TRY IT
Repeat all of the data word for word so that only the pictures are missing from the copy.

[Records contained in a dataset]
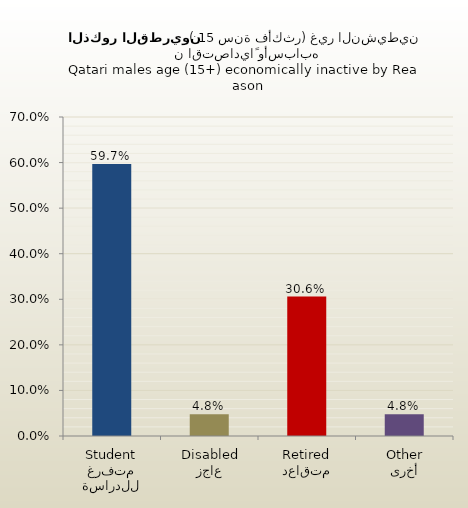
| Category | الذكور القطريين |
|---|---|
| متفرغ للدراسة
Student | 0.597 |
| عاجز
Disabled | 0.048 |
| متقاعد
Retired | 0.306 |
| أخرى
Other | 0.048 |
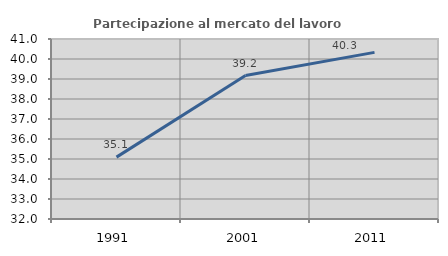
| Category | Partecipazione al mercato del lavoro  femminile |
|---|---|
| 1991.0 | 35.094 |
| 2001.0 | 39.171 |
| 2011.0 | 40.332 |
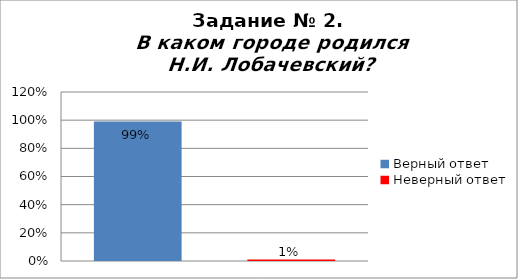
| Category | В каком городе родился Н.И. Лобачевский? |
|---|---|
| Верный ответ | 0.99 |
| Неверный ответ | 0.01 |
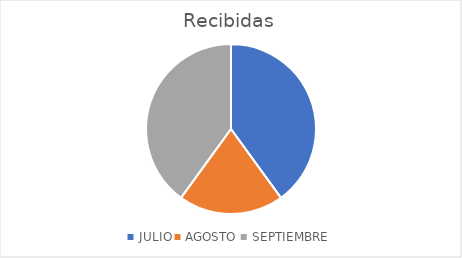
| Category | Recibidas |
|---|---|
| JULIO | 2 |
| AGOSTO | 1 |
| SEPTIEMBRE | 2 |
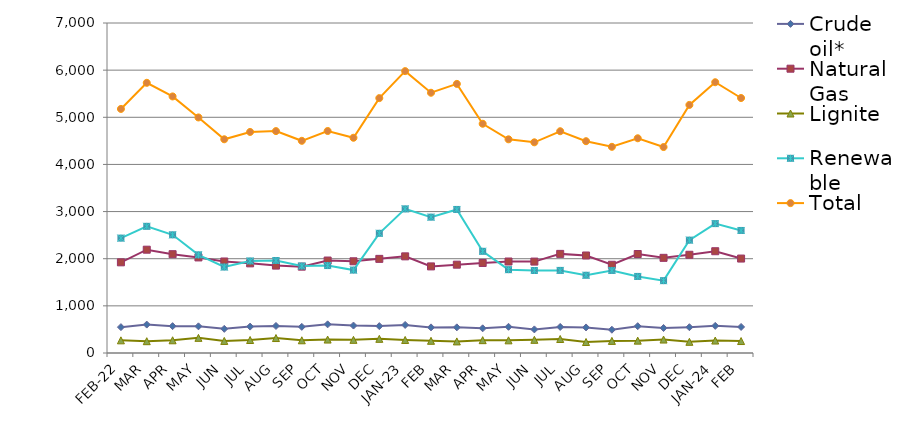
| Category | Crude oil* | Natural Gas | Lignite | Renewable | Total |
|---|---|---|---|---|---|
| FEB-22 | 548.709 | 1923.055 | 268.76 | 2436.84 | 5177.364 |
| MAR | 602.636 | 2191.149 | 250.556 | 2686.93 | 5731.271 |
| APR | 569.613 | 2095.9 | 269.716 | 2506.9 | 5442.129 |
| MAY | 566.052 | 2027.253 | 321.338 | 2081.93 | 4996.573 |
| JUN | 512.473 | 1941.278 | 255.9 | 1823.9 | 4533.551 |
| JUL | 559.849 | 1901.744 | 275.488 | 1951.93 | 4689.012 |
| AUG | 573.58 | 1854.011 | 317.401 | 1961.93 | 4706.923 |
| SEP | 554.735 | 1831.648 | 269.711 | 1844.9 | 4500.994 |
| OCT | 607.579 | 1961.43 | 285.05 | 1854.93 | 4708.989 |
| NOV | 582.233 | 1945.369 | 279.099 | 1758.9 | 4565.601 |
| DEC | 570.234 | 1996.901 | 300.462 | 2538.93 | 5406.527 |
| JAN-23 | 595.562 | 2050.073 | 276.483 | 3056.93 | 5979.047 |
| FEB | 543.347 | 1836.922 | 258.545 | 2881.84 | 5520.654 |
| MAR | 544.138 | 1873.48 | 245.758 | 3044.93 | 5708.305 |
| APR | 523.544 | 1909.944 | 272.275 | 2156.9 | 4862.664 |
| MAY | 555.528 | 1940.819 | 268.537 | 1767.92 | 4532.804 |
| JUN | 500.728 | 1939.074 | 279.286 | 1749.89 | 4468.978 |
| JUL | 552.562 | 2102.521 | 297.24 | 1751.82 | 4704.143 |
| AUG | 541.98 | 2068.423 | 233.345 | 1649 | 4492.748 |
| SEP | 493.796 | 1871.622 | 257.035 | 1751 | 4373.453 |
| OCT | 568.929 | 2099.825 | 262.217 | 1624 | 4554.971 |
| NOV | 530.557 | 2018.486 | 285.229 | 1534.74 | 4369.011 |
| DEC | 547.269 | 2083.579 | 237.306 | 2393.76 | 5261.914 |
| JAN-24 | 575.65 | 2158.954 | 263.844 | 2744.93 | 5743.377 |
| FEB | 552.581 | 2003.299 | 253.773 | 2599.17 | 5408.823 |

RESPONSE FOR THIS EXERCISE
| Category | الذكور القطريين |
|---|---|
| متفرغ للدراسة
Student | 0.597 |
| عاجز
Disabled | 0.048 |
| متقاعد
Retired | 0.306 |
| أخرى
Other | 0.048 |
| Category | Partecipazione al mercato del lavoro  femminile |
|---|---|
| 1991.0 | 35.094 |
| 2001.0 | 39.171 |
| 2011.0 | 40.332 |
| Category | В каком городе родился Н.И. Лобачевский? |
|---|---|
| Верный ответ | 0.99 |
| Неверный ответ | 0.01 |
| Category | Recibidas |
|---|---|
| JULIO | 2 |
| AGOSTO | 1 |
| SEPTIEMBRE | 2 |
| Category | Crude oil* | Natural Gas | Lignite | Renewable | Total |
|---|---|---|---|---|---|
| FEB-22 | 548.709 | 1923.055 | 268.76 | 2436.84 | 5177.364 |
| MAR | 602.636 | 2191.149 | 250.556 | 2686.93 | 5731.271 |
| APR | 569.613 | 2095.9 | 269.716 | 2506.9 | 5442.129 |
| MAY | 566.052 | 2027.253 | 321.338 | 2081.93 | 4996.573 |
| JUN | 512.473 | 1941.278 | 255.9 | 1823.9 | 4533.551 |
| JUL | 559.849 | 1901.744 | 275.488 | 1951.93 | 4689.012 |
| AUG | 573.58 | 1854.011 | 317.401 | 1961.93 | 4706.923 |
| SEP | 554.735 | 1831.648 | 269.711 | 1844.9 | 4500.994 |
| OCT | 607.579 | 1961.43 | 285.05 | 1854.93 | 4708.989 |
| NOV | 582.233 | 1945.369 | 279.099 | 1758.9 | 4565.601 |
| DEC | 570.234 | 1996.901 | 300.462 | 2538.93 | 5406.527 |
| JAN-23 | 595.562 | 2050.073 | 276.483 | 3056.93 | 5979.047 |
| FEB | 543.347 | 1836.922 | 258.545 | 2881.84 | 5520.654 |
| MAR | 544.138 | 1873.48 | 245.758 | 3044.93 | 5708.305 |
| APR | 523.544 | 1909.944 | 272.275 | 2156.9 | 4862.664 |
| MAY | 555.528 | 1940.819 | 268.537 | 1767.92 | 4532.804 |
| JUN | 500.728 | 1939.074 | 279.286 | 1749.89 | 4468.978 |
| JUL | 552.562 | 2102.521 | 297.24 | 1751.82 | 4704.143 |
| AUG | 541.98 | 2068.423 | 233.345 | 1649 | 4492.748 |
| SEP | 493.796 | 1871.622 | 257.035 | 1751 | 4373.453 |
| OCT | 568.929 | 2099.825 | 262.217 | 1624 | 4554.971 |
| NOV | 530.557 | 2018.486 | 285.229 | 1534.74 | 4369.011 |
| DEC | 547.269 | 2083.579 | 237.306 | 2393.76 | 5261.914 |
| JAN-24 | 575.65 | 2158.954 | 263.844 | 2744.93 | 5743.377 |
| FEB | 552.581 | 2003.299 | 253.773 | 2599.17 | 5408.823 |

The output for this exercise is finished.